Click here to watch the video story: http://www.newshub.co.nz/home/new-zealand/2017/03/french-freedom-camper-poos-on-dunedin-street.html
This story out of New Zealand has raised attention and once again the social habits of our overseas visitors who choose camping as an affordable way to see the world is brought into question.
At first, you are drawn to the fact that someone is taking a dump in the street. Fair enough, that’s undoubtedly not the socially acceptable norm, is it? However, as usual, the mobs are waiting with tar and feathers to run these free-loading ne’er do wells out of town, or the country, mainly.
Yes there is a problem with the habits on display from some vanpackers. On display usually because they’re camped in public areas not van parks and that raises some people’s ire for that simple fact: They’re not paying. From rubbish, to noise, to toilet paper and the stuff it ‘gift wraps’ in parks, to the washing of the dishes under the tap at the dump point! Yep, all of that is acknowledged here.
But, and I use that term advisably in this case, it makes me wonder. Here we have a young woman making herself potentially vulnerable in public. If you watch the video, the business owner with the security cameras points out that there is a 24-hour servo across the street. Do you really think that she might not have tried that option? How many servos have you been to where toilets are for either paying customers or, worse, staff only? Maybe she’d been there before, was now caught short, and had no option. We don’t know, nor will we as the couple declined to comment, as I expect most of us would. Maybe they’re not allowed to be ‘camping’ in that street in any event.

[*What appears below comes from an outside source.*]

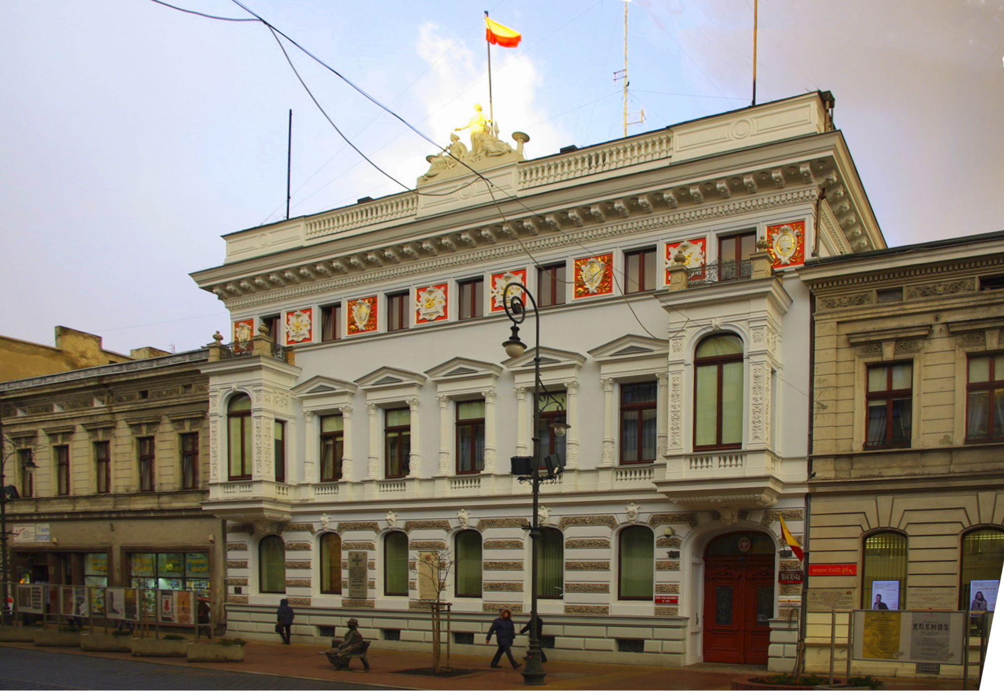 Pałac Juliusza Heinzla, obecnie Urząd Miasta Łodzi - ul. Piotrkowska 104 w Łodzi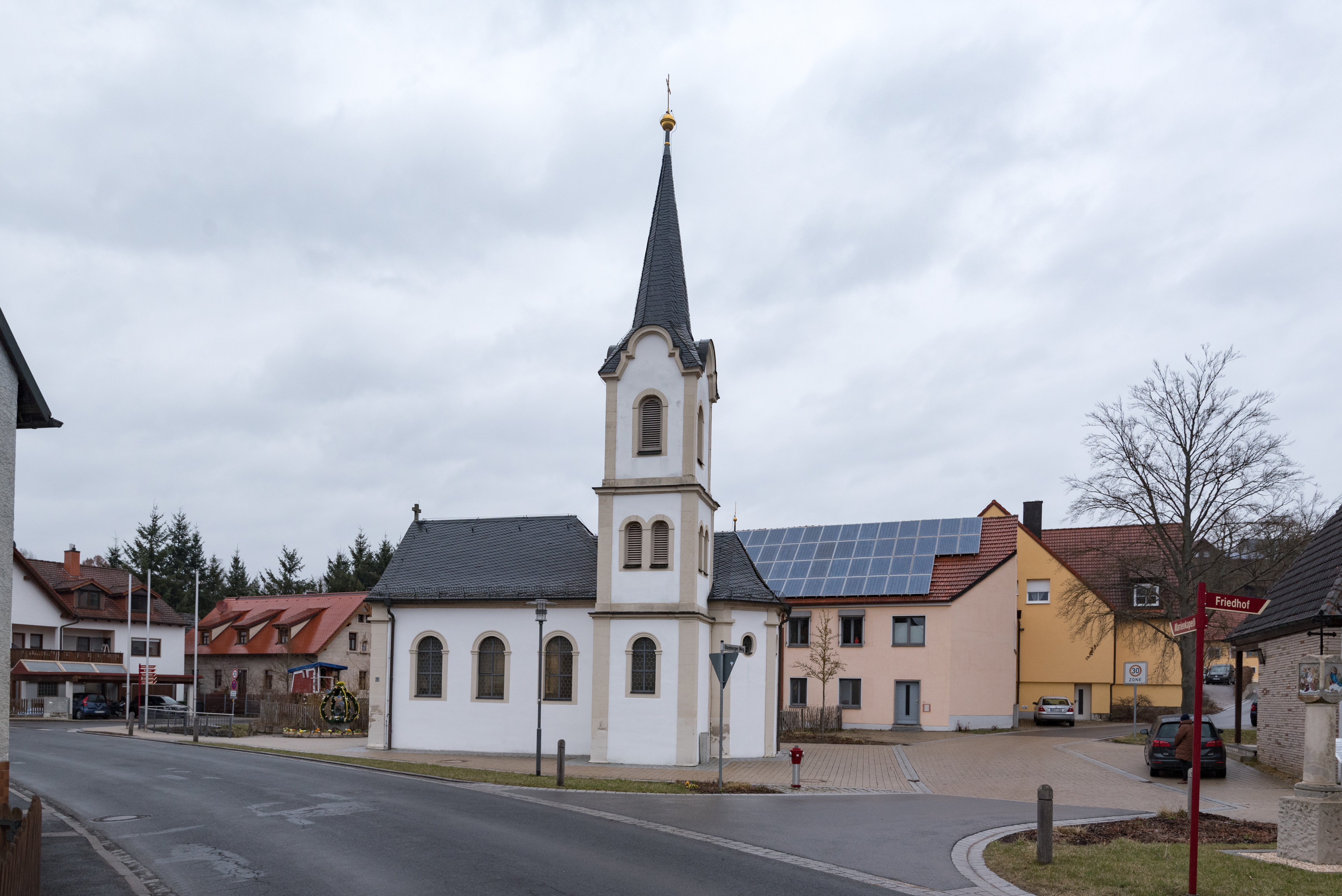 Priesendorf , Hauptstraße 20

The bottom line (oh dear) is the whole tourist van- or backpacker situation needs cleaning up. And that starts with the locals. Us. Especially those with a direct financial stake. For everyone else, much as people love to scream ‘it might be socially acceptable to do that where you come from’ but truth is, it isn’t. France, and most of Europe for that matter, has fairly well-established social norms, or etiquette, you might say. Most of these tourists that contribute much to the local economy are kids, and if a van-hire company doesn’t equip them with the facilities or tells them it’s okay to crap in a plastic bag and place it in a waste bin … then you get what you get. Or if these visitors buy their own vehicle rather than hire it then they may be even more in the dark. If their language skills are a bit ordinaire, or they’ve already come up against some negative attitudes maybe they’re scared to ask.
Over Christmas I watched two youngsters mightily concerned at the stream of water running onto the ground from beneath their camper. Once I’d asked them if they had their aircon cranking we put their minds at rest but as they admitted “we know nothing”.
Who knows where they were heading in this wide and sometimes dangerous land? Obviously a huge learning curve ahead.
So, no, I don’t condone taking a dump in the street but nor do I condone the ridiculous comments made by some who simply put no thought into their overreaction. Plenty of locals are easily prepared to trash their own backyard, or yours. There is lots of thought to be put into the education of our visitors before we scare them all away. And if we scare them away, who will pick your mangoes next Christmas. Think on!